Thursday, August 12, 2004

Who Am I?

This is a copy of a painting I have on the wall of my writing studio:  "John Deth" by Edward Burra.  The painting is an Hommage to the poet Conrad Aiken.  The painting has a different effect on me every time I look at it.  Today, it makes me think of the inner journey.  By this I mean both the author's and the characters' inner journey.  Ravi Ravindra writes:

     The struggle to know who I am, in truth and in spirit, is the spiritual quest.  The movement in myself from the mask to the face, from the personality to the person, from the performing actor to the ruler of the inner chamber, is the spiritual journey.  To live, work, and suffer on this shore in faithfulness to the whispers from the other shore is the spiritual life.  To keep the flame of spiritual yearning alive is to be radically open to the present and to refuse to settle for comforting religious dogma, philosophic certainties, and social sanctions.

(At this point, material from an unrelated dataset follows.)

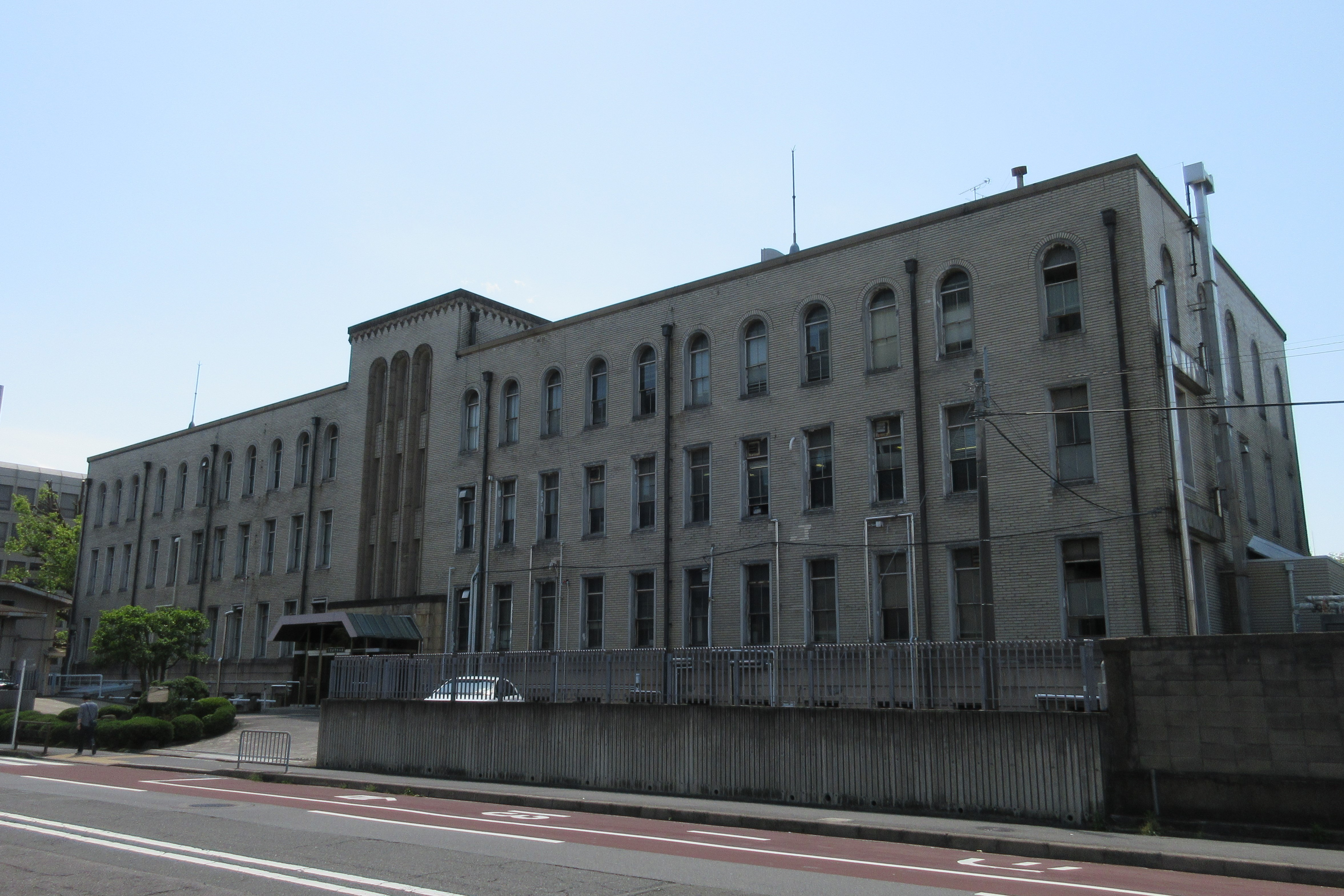 京都府警察本部

     Who am I?  Out of fear and out of desire, I betray myself.

This is what I feel when the writing is going well--afraid, yet desirous of this fear.  The resulting tension between these two states of being gives you the cutting edge, helping you to tear through artiface and get to the truth, to say what the reader needs to know.  Ravindra warns that too often we cling to the herd for comfort.  Together we weave varied garments to cover our nakedness.  We guard the secret of our nothingness with anxious agility lest we should be discovered. 

I have seen a number of writers do this--write with "anxious agility," trying to impress, all the while hiding the inner darkness--yearnings, fears, longings--that would give the writing its significance.  I have written with "anxious agility," too. 

Who are the people in Burra's picture?  Who do they conceive themselves to be as they dance with death?  Who am I?  Ravindra writes. He says the answer does not ask for an enumeration of scientific facts:  it expresses a certain restlessness, groping, and exploration.  It is the beginning of a movement towards light, towards seeing things clearly, as a whole.  It is the refusal to remain ihe dark--fragmented and on the surface of myself.  It is a state of searching for meaning, comprehensiveness, and depth.  It is the desire to wake up. 

     It is, in essence, bringing your characters to epiphany.  But you have to take them into the darkness first.  Without sleep, there is no waking.  Without death, there can be no life.

Ravi Ravindra, Pilgrim Without Boundaries.   Morning Light Press, 2003.

 

 

1 comment:

Anonymous said...

:Who am I?  Out of fear and out of desire, I betray myself."

I had to stop reading and savor this...I'll be back later. I'll miss you when I am on vacation!